2. 500‑m high communication mast – A much smaller top ring (radius 200 m) carries only 100 A, while the ground ring remains the same. The system is intended to support a tall antenna without the need for a superconducting top ring, relying on a conventional cable for power transmission.

3. Multi‑path magnetic highway – A linear arrangement of ground‑ring conductors creates a magnetic “track” along which a vehicle equipped with its own superconducting loop can be levitated and propelled. The lift per meter of vehicle length is derived, showing that reasonable currents could support a vehicle at low altitude.

The paper devotes a substantial portion to thermal management. Heat balance equations for a body in vacuum, radiation exchange between multiple reflective screens, and conventional conductive heat transfer are presented. By using many high‑reflectivity foils and vacuum gaps, the author argues that the heat influx to the superconducting wires can be reduced to fractions of a watt per square meter, allowing liquid‑nitrogen cooling with minimal power consumption.

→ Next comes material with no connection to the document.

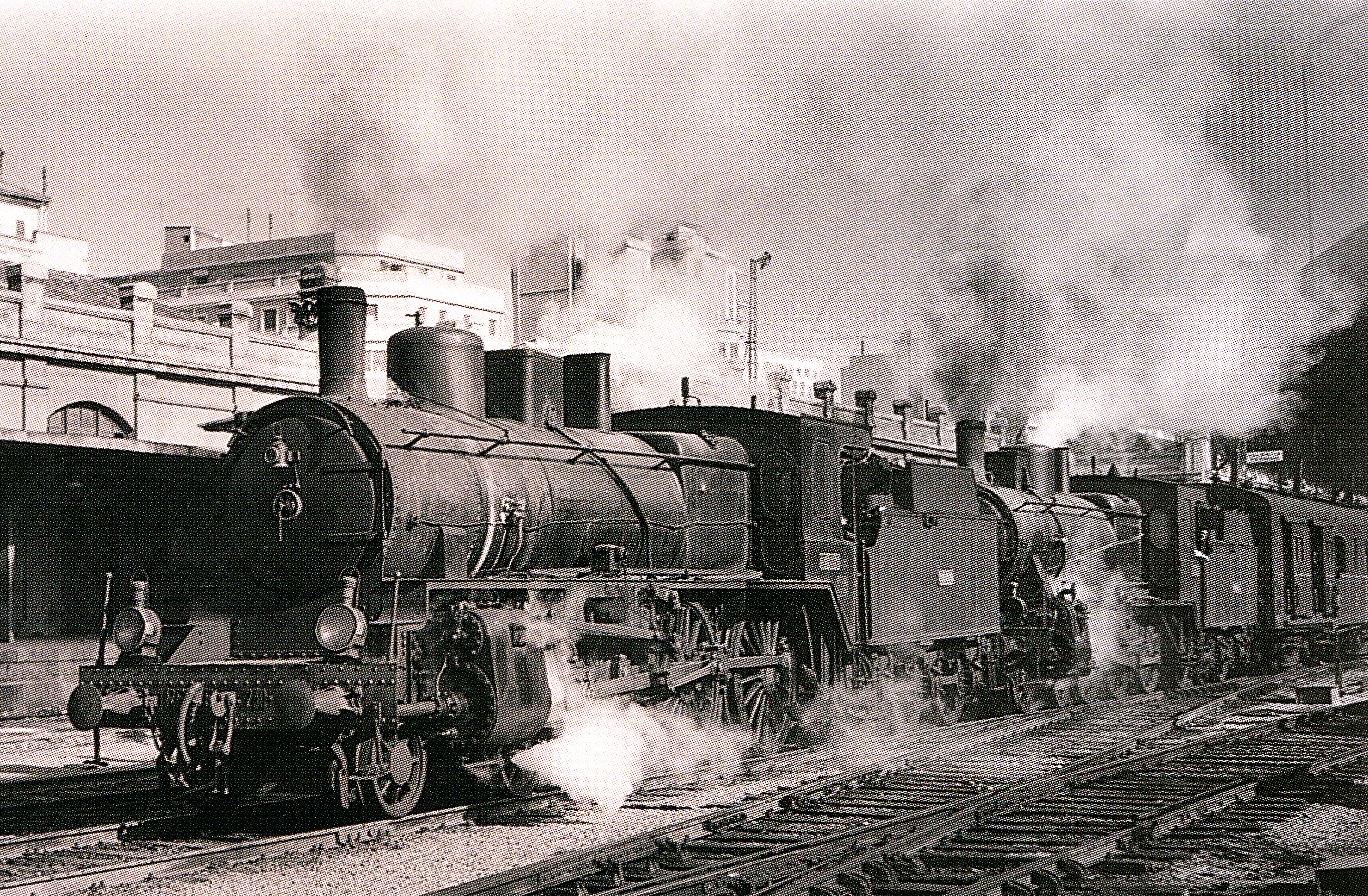 Locomotora 230-2085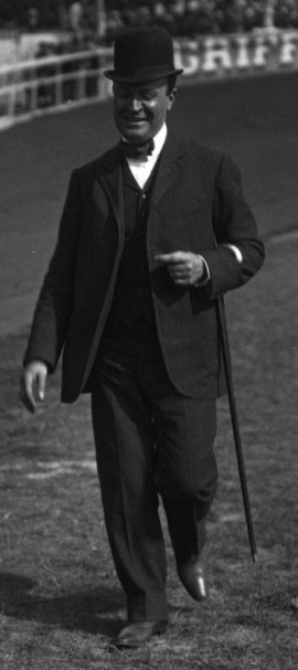 Dranem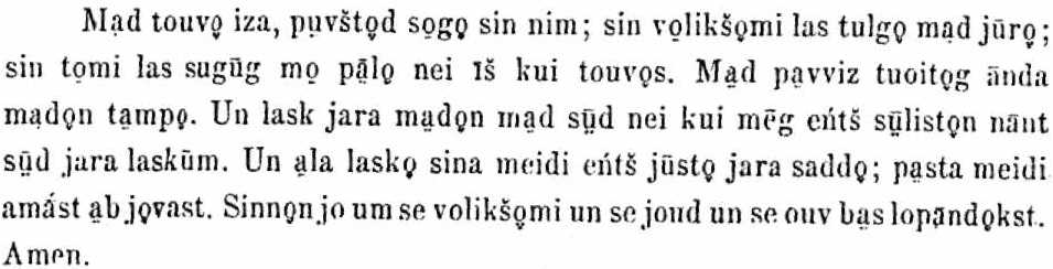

Materials considerations include a table of high‑temperature superconductors (YBCO, Bi‑based compounds, etc.) with critical temperatures up to 133 K and upper critical fields above 150 T. The author also discusses carbon nanotubes, whiskers, and industrial fibers for the suspension cables, highlighting their high tensile strength (up to 30 GPa) and low density. However, the cost and large‑scale manufacturability of such materials are acknowledged as challenges.

Safety aspects are addressed by proposing parachutes for the payload and the ground ring, as well as magnetic shielding to protect against accidental quenching. The required magnetic pressure on the rings is calculated, and the necessary wire diameters (a few millimetres for the top ring, tens of centimetres for the ground ring) are derived to keep stresses within material limits.

In the conclusion, the author claims that all required parameters are within reach of existing technology, though he admits that the designs are not yet optimal. He emphasizes that the AB Levitrons concept could enable motionless satellites, low‑cost communication infrastructure, and levitating transport without conventional propulsion.

Critical assessment: While the physics of magnetic repulsion between current‑carrying loops is sound, the practical implementation faces several formidable obstacles. The currents required (10⁸ A in a 80 km ring) far exceed the current density capabilities of any known superconducting cable, even at cryogenic temperatures. Maintaining a stable 100 T magnetic field over such a large volume would impose enormous mechanical stresses and demand ultra‑strong, low‑mass structural support that is not presently available. Thermal management in the ground ring, despite the modest 30 kW estimate, would be complicated by resistive heating, radiation from the Sun, and the need for continuous cryogenic cooling over a structure spanning tens of kilometres. Stability of the levitated platform is another critical issue; small angular deviations generate torques that could lead to oscillations unless active feedback control is employed, which in turn consumes additional power. Energy storage in the ground ring is theoretically attractive, but safe discharge, voltage isolation, and protection against quench events would require sophisticated power electronics. Finally, the economic analysis is absent; the material costs for kilometers of high‑temperature superconductor, massive vacuum‑insulated shielding, and nanomaterial cables would likely be prohibitive.

Overall, the AB Levitrons proposal is an imaginative exploration of electromagnetic levitation at planetary scales. It highlights intriguing possibilities for stationary platforms and magnetic transport, but substantial advances in superconducting current density, large‑scale cryogenic engineering, structural materials, and control systems would be needed before the concept could move from theory to practice.